The Best (and Worst) Classic Dad Jokes 👋

Get ready for timeless humor with our collection of classic dad jokes! These iconic, laugh-out-loud jokes have been making people groan and giggle for generations. Perfect for anyone who loves the charm of old-school humor, our classic dad jokes feature the best one-liners and puns that never go out of style. Whether you’re sharing them at family gatherings or just looking to brighten your day, these classic jokes are sure to deliver the perfect punchline every time. Explore our collection and rediscover the magic of classic dad jokes!
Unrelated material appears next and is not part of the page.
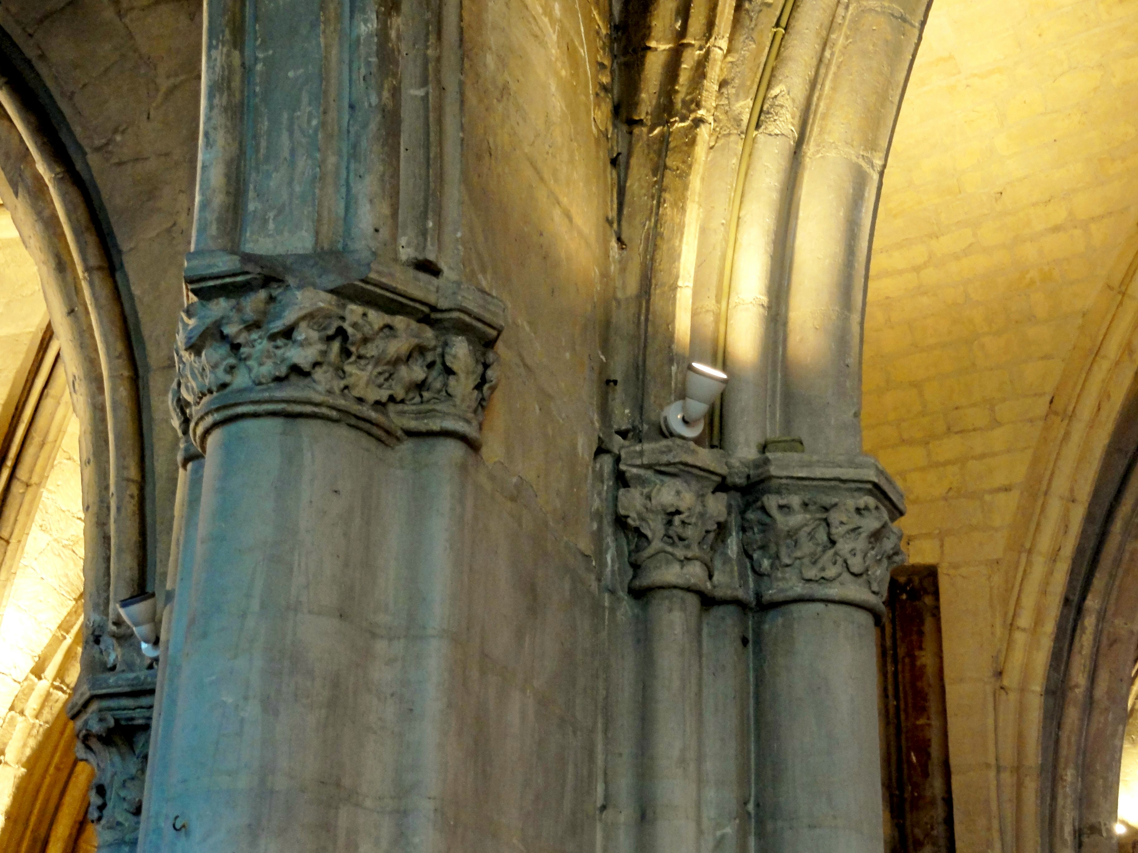 Chapiteau à la retombée de la seconde grande arcade au sud de l'ancien chœur côté ouest (au centre) ; à gauche, chapiteau du doubleau intermédiaire de l'ancien collatéral sud ; à droite, chapiteau du doubleau intermédiaire de l'ancien chœur.

I went to a smoke shop only to discover it’d been replaced by an apparel store.

How many narcissists does it take to screw in a light bulb? One. The narcissist holds the light bulb while the rest of the world revolves around him.

Why is Peter Pan always flying? Because he Neverlands.

What brand of underwear do scientists wear? Kelvin Klein.

When does a joke become a dad joke? When it becomes apparent.'

This graveyard looks overcrowded. People must be dying to get in.'

Not sure if you have noticed, but I love bad puns. That’s just how eye roll.

I talk to myself because sometimes I just need expert advice.

What do you call a laughing jar of mayonnaise? LMAYO.

My dog has no nose. How does it smell? Awful!

I was wondering why the frisbee kept getting bigger and bigger. Then it hit me.

If you see a crime happen at the Apple store, what does it make you?' 'An iWitness.'

Clothes, but no cigar.

I tell dad jokes but I have no kids. I’m a faux pa!

Why does a husband lead a dog's life? He comes in with muddy feet, gets comfortable by the fire, and waits to be fed.